Gebelik ve Sigara

Doğum öncesinde anne karnında pasif sigara dumanına maruz kalma aktif içicilik gibi bebeğin sağlığını olumsuz etkilemektedir. Kendisi sigara içmeyen ve günde 7 saat ya da daha fazla pasif sigara dumanına maruz kalan gebelerde düşük doğum ağırlıklı bebek dünyaya getirme riski 2 kat fazladır.
Gebelikte annenin sigara içimi veya gebelerin yanında içilen sigara, anneden kan yoluyla, doğumdan sonra da süt ile bebeğe geçmektedir. Çalışmalarda sigaranın anne karnında solunum sisteminin yapısal oluşumunu ve işlevlerini kötü yönde etkilediği gösterilmiştir.

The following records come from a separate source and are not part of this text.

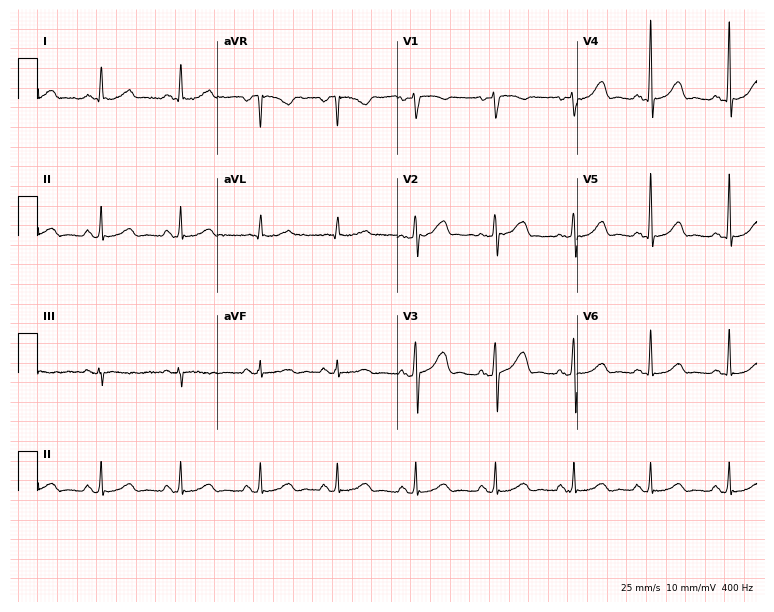
12-lead ECG from a female patient, 46 years old (7.3-second recording at 400 Hz). No first-degree AV block, right bundle branch block (RBBB), left bundle branch block (LBBB), sinus bradycardia, atrial fibrillation (AF) or sinus tachycardia recorded for this tracing. Findings outside these six are not listed.
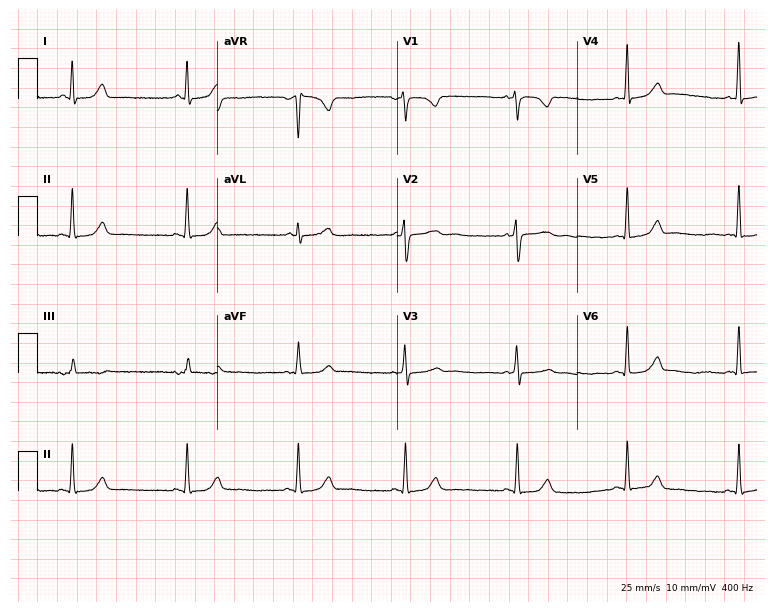
12-lead ECG from a 39-year-old woman. Recorded interpretation: within normal limits.
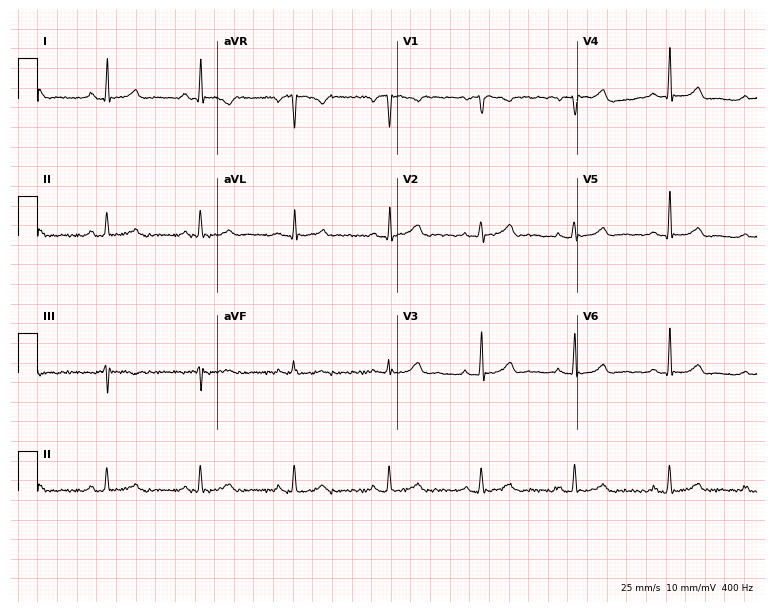
ECG (7.3-second recording at 400 Hz) — a 61-year-old female patient. Screened for six findings — first-degree AV block, right bundle branch block, left bundle branch block, sinus bradycardia, atrial fibrillation, sinus tachycardia — none is recorded. Only these six findings were labelled.
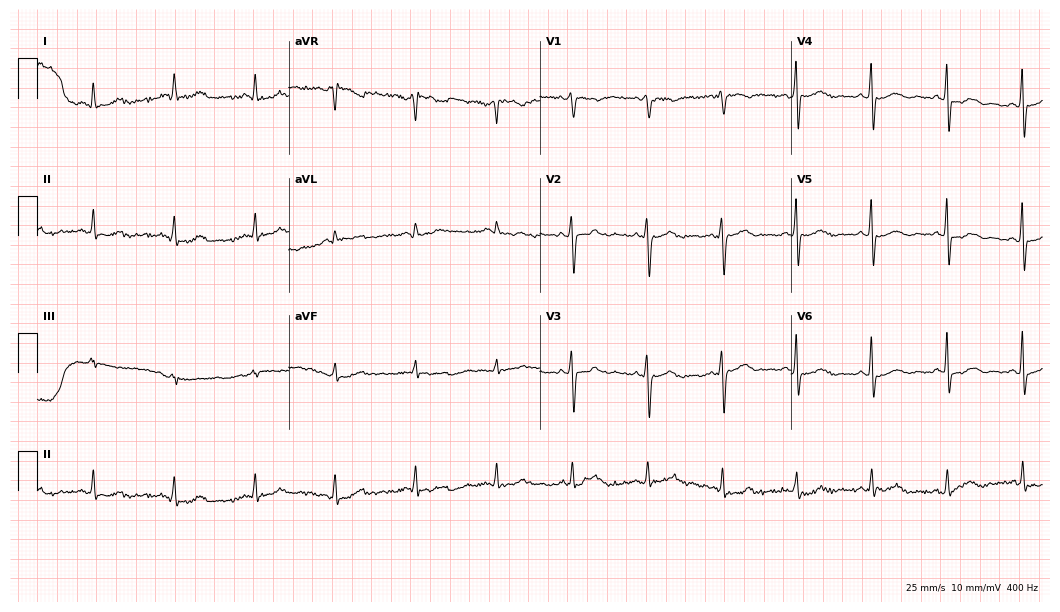
ECG (10.2-second recording at 400 Hz) — a 53-year-old male patient. Screened for six findings — first-degree AV block, right bundle branch block, left bundle branch block, sinus bradycardia, atrial fibrillation, sinus tachycardia — none is recorded.

Sigaradaki nikotin kuvvetli damar büzücü özelliğinden dolayı anne rahmine temiz kan taşıyan kan damarlarında ve göbek kordonundaki bebeğe besin ve oksijen taşıyan damarlarda büzülmeye yol açar ve bebeğin gelişimi için gereken besin ve oksijen yeterli miktarda fetusa ulaşamaz. Kanla bebeğe geçen karbon monoksit fetal kan dolaşımında annede bulunandan %15 daha fazla bulunur kanda oksijenin yerine bağlanır, gelişmekte olan fetusun dokularına oksijen gitmesini azaltır. Bunun sonucunda bebek yeterli gelişemez, küçük kalır, doğum ağırlığı düşük ve boyu daha kısa olur. Anne düşük ya da erken doğum yapabilir. Sigara kullanan annelerin bebekleri genellikle 200-250 gram daha hafif ve 1 cm daha kısa doğar. Erken doğumların %14’ünden, tüm bebek ölümlerinin %10’undan gebelikte sigara içimi sorumludur.

Nikotin ve metabolitleri anne sütüne de geçer. Nikotinin anne hormonal sistemine veya direkt olarak göğüsleri besleyen kan akımlarına olan etkisi sonucu süt miktarı azalır ve genellikle sigara içen annelerin daha az sütü olur.

Annenin aktif olarak sigara içmesi veya pasif sigara maruziyeti sonunda kromozomlar zarar görmekte ve yenidoğanda bir takım doğumsal anomaliler oluşabilmektedir. Sigara içme, yarık damak-dudak ve kalp kapak hastalığı gibi bazı doğumsal anomalilerin artmasına neden olmaktadır.